Micro-needling: What You Need To Know Before You Roll
Micro-needling might be the best news for skin since we found out chocolate doesn’t cause acne. But it comes with a few caveats.
First, what exactly is micro-needling? The process, though admittedly a little on the tingly side, stimulates new collagen and elastin, helps to reduce scars and fine lines, and minimizes the appearance of pores. It also makes skin infinitely more receptive to other skin care products so you get every penny’s worth of your serums.
The dermaroller may look like a child-sized medieval torture device, but the results are worth every tiny prick. The handheld device is like something you might use in the kitchen for rolling dough, but this rolls across your skin and has hundreds of tiny spikes that prick your skin as it goes. Why? Because beauty.
It’s important to note the difference between home micro-needling and medical micro-needling, which is done by a licensed professional in an office. Medical micro-needling devices have needles that are 0.5 mm to 2mm long. Home micro-needling devices have shorter needles, which means the process is relatively painless and can be done more frequently.
Both home and medical micro-needling are based in something called collagen induction therapy (CIT). It’s the principal that introducing micro-injury to the skin, i.e. the needling, wakes up a reaction in the skin that prompts your body to send collagen to the epidermis to repair the skin. Collagen is the protein that makes gives skin its lift and smooth, youthful appearance. More is definitely better.
The micro-needling you do at home is best for improving product absorption, and stimulating collagen for more glowing skin. Improving scars and stretch marks is a job for professionals. You’ll need the benefit of the longer needles that you can only get at the dermatologist or aesthetician’s office. The procedure has proven highly effective for reducing the appearance of acne scars. A 2009 study assessing the effectiveness of micro-needling in the treatment of facial scars revealed 88% of patients saw a good to excellent reduction in acne scarring following treatment.
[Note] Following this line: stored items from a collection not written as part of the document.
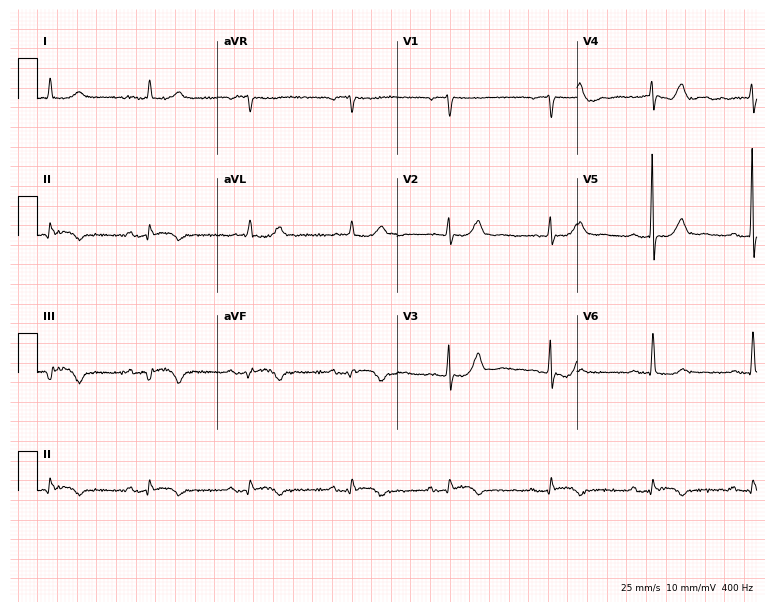
Standard 12-lead ECG recorded from a woman, 76 years old (7.3-second recording at 400 Hz). None of these six findings is recorded: first-degree AV block, right bundle branch block, left bundle branch block, sinus bradycardia, atrial fibrillation, sinus tachycardia. Other findings, if any, are not listed.
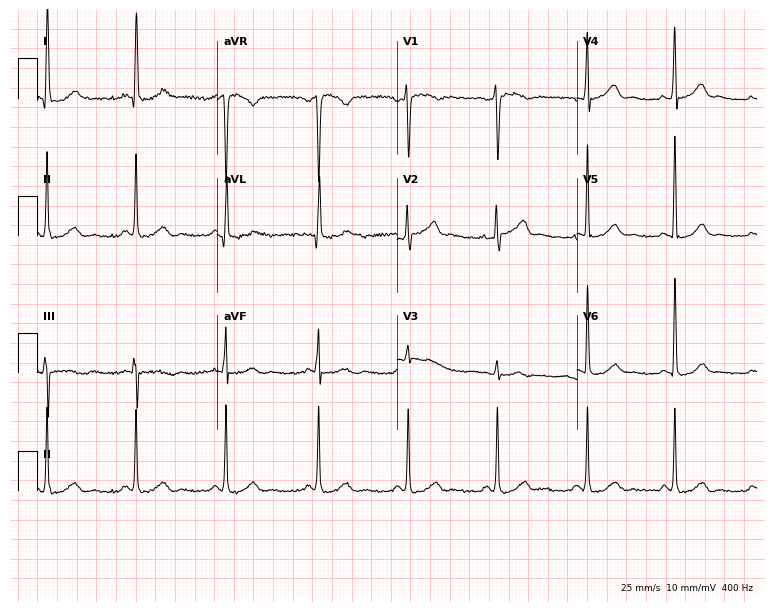
ECG — a woman, 45 years old. Labelled as a normal ECG.
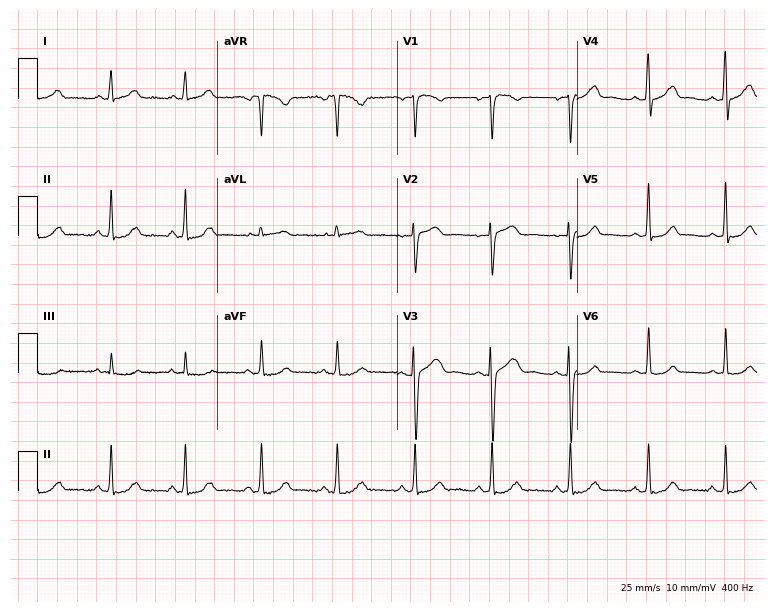
Standard 12-lead ECG recorded from a woman, 37 years old. None of these six findings is recorded: first-degree AV block, right bundle branch block (RBBB), left bundle branch block (LBBB), sinus bradycardia, atrial fibrillation (AF), sinus tachycardia. Findings outside these six are not listed.
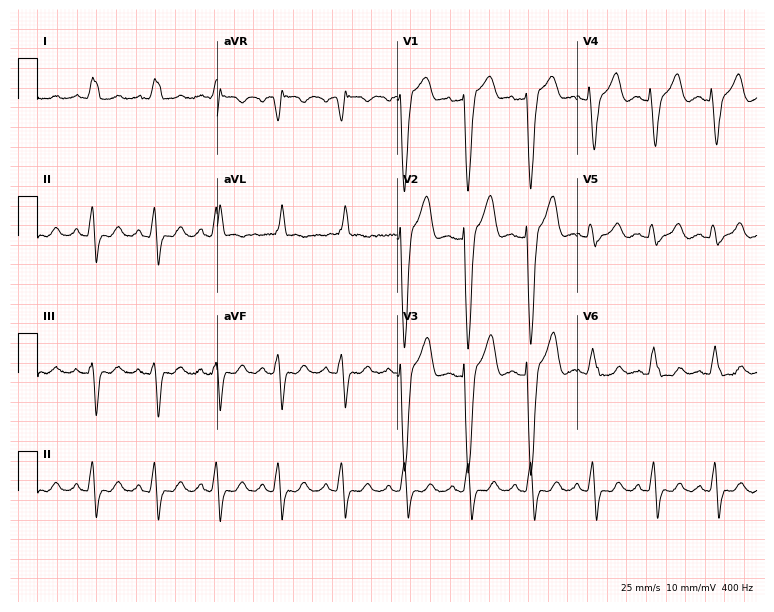
Electrocardiogram, a 51-year-old female patient. Interpretation includes left bundle branch block.
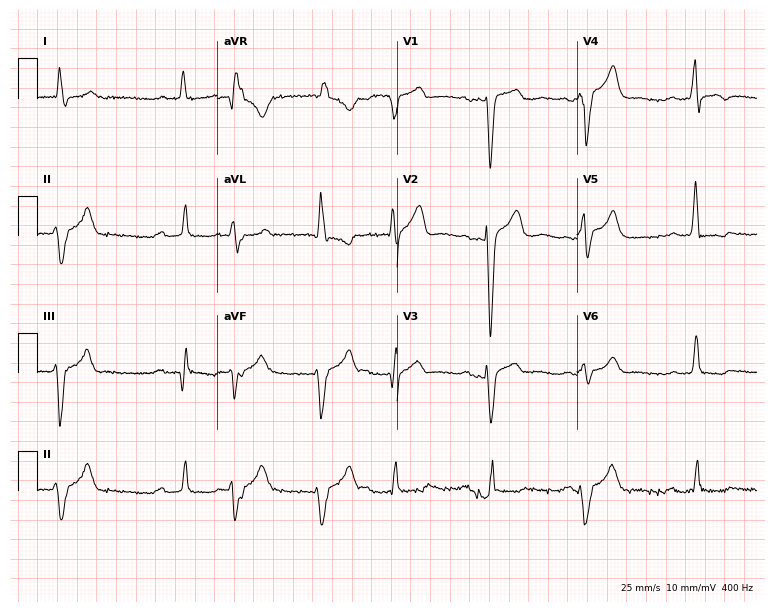
Electrocardiogram, a male, 79 years old. Of the six screened findings (first-degree AV block, right bundle branch block, left bundle branch block, sinus bradycardia, atrial fibrillation, sinus tachycardia), none is recorded. Only these six findings were labelled.
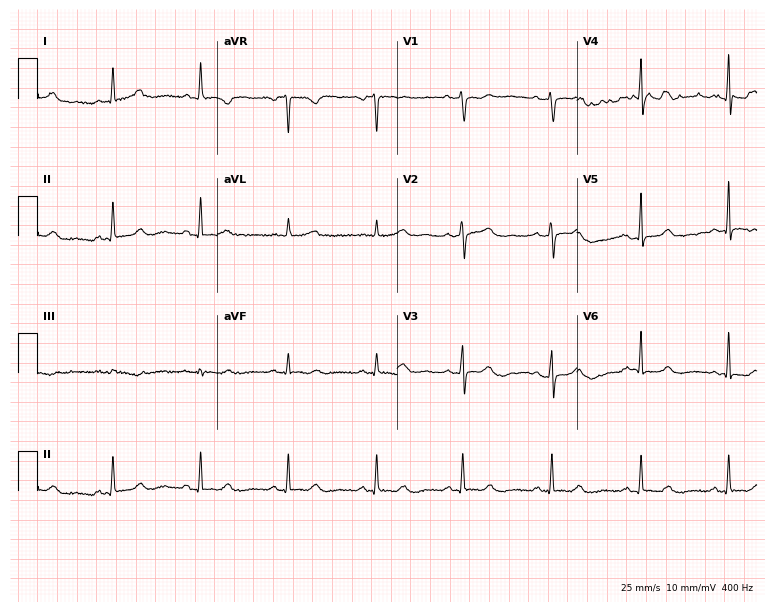
Standard 12-lead ECG recorded from a 59-year-old female. Read as a normal ECG.
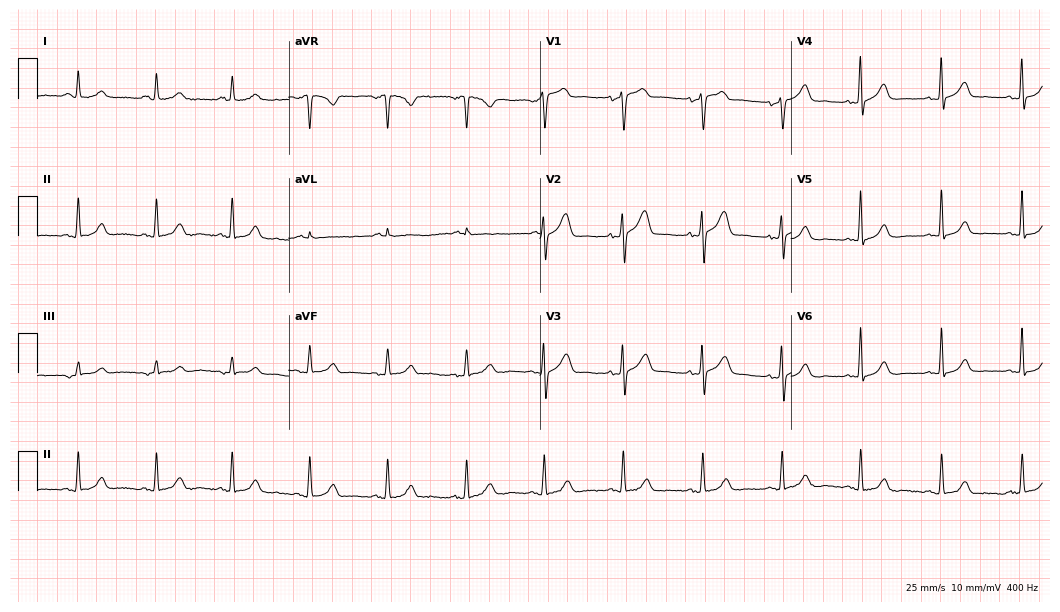
Standard 12-lead ECG recorded from a female patient, 75 years old. Read as a normal ECG.

When done by a dermatologist, the treatment is performed at four to eight-week intervals. Microneedling has some advantages over laser resurfacing. It doesn’t cause epidermal injury that can lead to post-inflammatory hyperpigmentation, skin heals quickly, and the treatment costs far less.
In either case, the process is not just for your face. You can micro-needle from head to toe to rev up radiance all over your body. Though you might not want to do it all at once.
What You Need To Know Before You Roll
Don’t micro-needle skin that’s irritated, inflamed, experiencing active eczema or broken out with acne. You’ll spread bacteria and worsen your skin. You absolutely must wait for any and all of these issues to clear before dermarolling.
Sharing is caring, but not when it comes to your dermaroller. These are needles. That penetrate skin. Do we need to say more?
If you have sensitive skin that doesn’t tolerate certain products well, use the dermaroller with caution and definitely not with products you have any sensitivity to. You’ll be fast-tracking them into your skin.
If you’re using the roller a couple of times a week, you’ll need to toss it out and get a new one monthly. As the needles become dull, they can damage your skin.
Keep your roller clean by submerging it in alcohol before and after use.
Applying serum beforehand is a good way to optimize its absorption, but it’s a good idea to do a patch test the first time. Remember, your skin will absorb the product faster than the usual rate and it’s possible that could cause irritation.
Use a light moisturizer after using the dermaroller to calm and soothe skin.
Roll in multiple directions using very light pressure. Don’t cover the same area more the two or three times in the same direction.
Top Tip: Be gentle. You’re not rototilling farmland.